Example 5.2#

Character level simulation of English using Markov chains. The data that is loaded in this notebook can be downloaded from here.

import numpy as np
import matplotlib.pyplot as plt

rng = np.random.default_rng(42)

def sample(s, w): # discrete sampler for a uniform random variable u, states s and weights w
    u = rng.uniform(0, 1)
    cdf = np.cumsum(w)
    sample_ind = np.argmax(cdf >= u)
    return s[sample_ind]

# read csv transitions extracted before hand from `War and Peace`
TranMatrix = np.genfromtxt('transitions.csv', delimiter=',')

# get the states (all letters and a dot)
states = ['a', 'b', 'c', 'd', 'e', 'f', 'g', 'h', 'i', 'j', 'k', 'l', 'm', 'n', 'o', 'p', 'q', 
'r', 's', 't',  'u', 'v', 'w', 'x', 'y', 'z', '.']

# simuate T steps from this chain
T = 1000
X = np.zeros(T, dtype=int)
Y = []

initState = 6
X[0] = initState
Y.append(states[initState])

s = np.arange(len(states))

# print(TranMatrix.shape)
# print(len(states))

for k in range(1, T):
    # random sampling
    X[k] = sample(s, TranMatrix[X[k-1],:])
    Y.append(states[X[k]])

# merge Y as a single text
Y = ''.join(Y)
print(Y)
g.l.se.t.bin.s.lese.ry..wolked.t.hered.e.ly.hr.impefatrt.mofe.mouroreand.thame.ourithad.mbld.limonde.wil.tuned.lensht.thioteranfed.ctonsa.muche.orenoocr.bld.gus.bysckit.h.gom.can.wn.whe.spath.fe.cet.dr..ndald.blpoly.ted.imir.g.arsed..pust.af.thevionglowhelutecld.hayondeacearthes.teelessched.ayow..t.s.bll.meytherepherth.whes.s.othig.uevate.by.pr..ftevesunousto.bed.is.h.thende.list.tin.t.buretsan.gngh.te.we.b.s.awald.d.scaclys.at.ts.ald.towathe..paraveedi.murof.he.s.blindenerrssshenchellls.sourionout.nouly.be.ameenye.und.be..thiss.alldht.ow.bind.llditelerorce.s.s.anon.mutitowerofo.rendazensampo.rmutu.t.brint..g.thacor.m.ises.wodyed.t.ve.alowappan.siththere.canus.gies.swh.mandibiqun.tle.en.oursmend.gr.the.s.woknd..nga.acechencancoleriag.apler.thellome.anthaivalafulllyaure.ul.lm.ithoshenddsais.th.paishe.ab.of.whilare.tare.furirury.inatind.ise.ce.wervinous.of.vidisa.is.insuns.meriee.h.fe.weffrlean.stele.w....aimof.roghcroulin.th.budowanghit.heled.wornoried.m.ckelag.herind.twhay.an.ry.d.loa.
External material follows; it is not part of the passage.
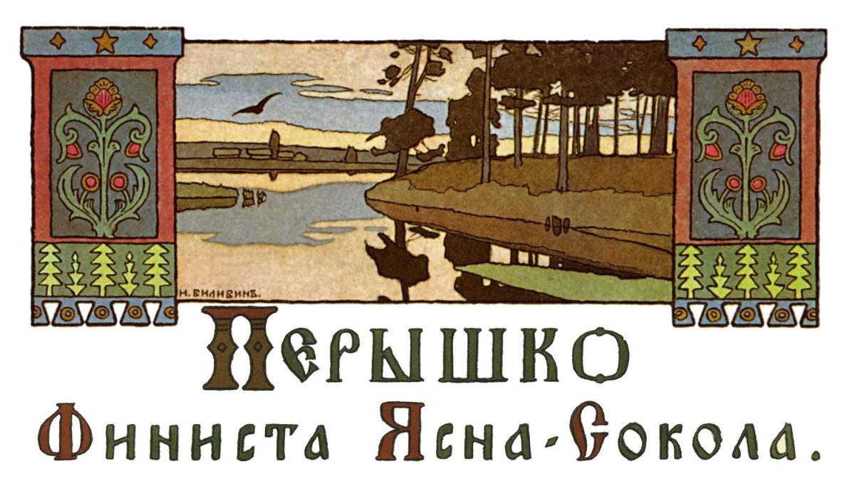 заставка к сказке перышко финист

We can however still use this model to compute the probability of a given sentence. Let us consider the sentence “the quick brown fox jumps over the lazy dog”.

sentence = 'he.walked.about.in.front.of.the.line.and.at'
sentence2 = 'g.l.se.t.bin.s.lese.ry..wolked.t.hered.e.ly'
sentence3 = 'eeeeeeeeeeeeeeeeeeeeeeeeeeeeeeeeeeeeeeeeeee'

state_inds = [states.index(c) for c in sentence]
state_inds2 = [states.index(c) for c in sentence2]
state_inds3 = [states.index(c) for c in sentence3]

log_prob = 0
log_prob_2 = 0
log_prob_3 = 0
# Compute log probabilities
for t in range(1, len(state_inds)):
    log_prob += np.log(TranMatrix[state_inds[t-1], state_inds[t]])
    log_prob_2 += np.log(TranMatrix[state_inds2[t-1], state_inds2[t]])
    log_prob_3 += np.log(TranMatrix[state_inds3[t-1], state_inds3[t]])

print(log_prob)
print(log_prob_2)
print(log_prob_3)
-82.9320202715183
-92.65260179128019
-144.94757135101216

Here we can see that while these probabilities are not meaningful per se, the model can still distinguish between improbable and probable sentences.